True, we are not strong enough to go for such radical change but we could have made ourselves strong by achieving self-sufficiency, the only way to become economically independent. Such a move, no doubt, would initially result in hardship for the people, but eventually the country would come out of its poverty. Now they are condemned to eternal privation.

The government’s plan, if it wanted to go for the change, they promised, should have been to first launch a comprehensive programme to achieve self-sufficiency in our essential needs like food, cloth, medicine and green energy. The other critical move that Sri Lanka should have made was to join the Global South in its march towards a new world order.

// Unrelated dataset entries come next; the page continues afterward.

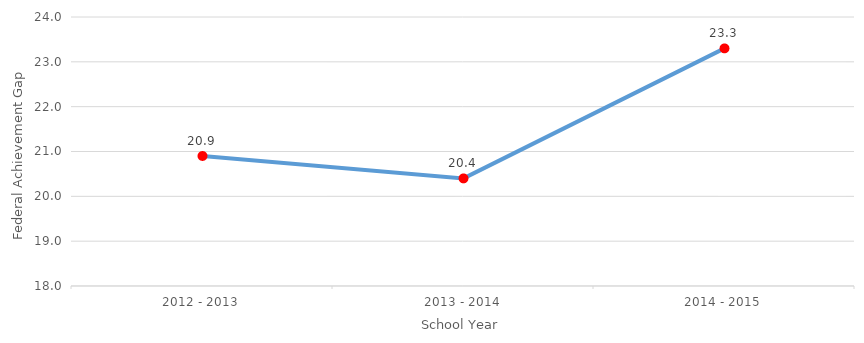
| Category | values |
|---|---|
| 2012 - 2013 | 20.9 |
| 2013 - 2014 | 20.4 |
| 2014 - 2015 | 23.3 |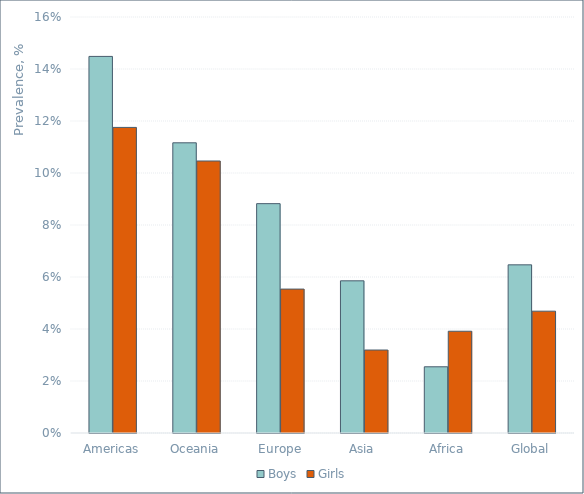
| Category | Boys | Girls |
|---|---|---|
| Americas | 0.145 | 0.118 |
| Oceania | 0.112 | 0.105 |
| Europe | 0.088 | 0.055 |
| Asia | 0.059 | 0.032 |
| Africa | 0.025 | 0.039 |
| Global | 0.065 | 0.047 |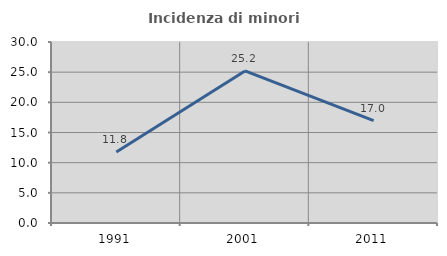
| Category | Incidenza di minori stranieri |
|---|---|
| 1991.0 | 11.765 |
| 2001.0 | 25.203 |
| 2011.0 | 16.981 |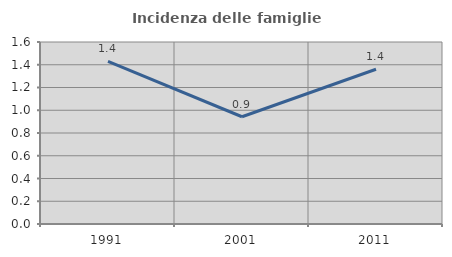
| Category | Incidenza delle famiglie numerose |
|---|---|
| 1991.0 | 1.429 |
| 2001.0 | 0.943 |
| 2011.0 | 1.361 |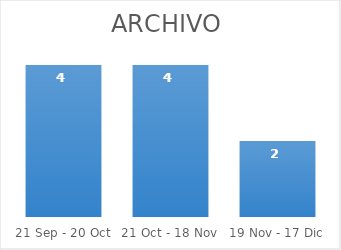
| Category | Series 0 |
|---|---|
| 21 Sep - 20 Oct | 4 |
| 21 Oct - 18 Nov | 4 |
| 19 Nov - 17 Dic | 2 |

Such a strategy would have helped us to achieve a stronger and independent economy.

An important outcome of adopting such a policy would be that our economy would not be vulnerable to external shocks such as tariffs, drop in tourism, turmoil in the Middle East that disrupts fuel supply and migrant-remittances, and external trade vagaries. Further, when we are not dependent on our essentials, nobody would be able to dictate to us or interfere in our internal affairs.

 Another important factor in Sri Lanka’s favour is its strategic position in the Indian Ocean and the fact that due to this everybody needs it. India would like to have a firm grip on it, so does the US. China has invested heavily in it due to this reason.  However, Sri Lanka, at present, is not strong enough  to leverage this geographical strategic situation to its advantage because of its highly dependent and vulnerable status. As a consequence of this strategic situation could be exploited by powerful countries as is now happening.

What Sri Lanka could do in this regard is to develop its airports and harbours as a transit trade hub by leveraging its strategic geographical position in the Indian Ocean to serve as a central stopping point where cargo, vehicles, and raw materials are consolidated, temporarily stored, or re-exported, primarily connecting East Asia, the Middle East, Africa and the Indian subcontinent. This would facilitate trade among the Global South countries and enhance Sri Lanka’s role and image in the new world order. At present Sri Lanka’s true potential in this business has not been realised due to its vulnerabilities, but if it chooses to take the path outlined above it could succeed. For this to happen Global South assistance is vital. There is no choice for Sri Lanka but to grab this moment of history and join the journey towards the new world order before we are left behind.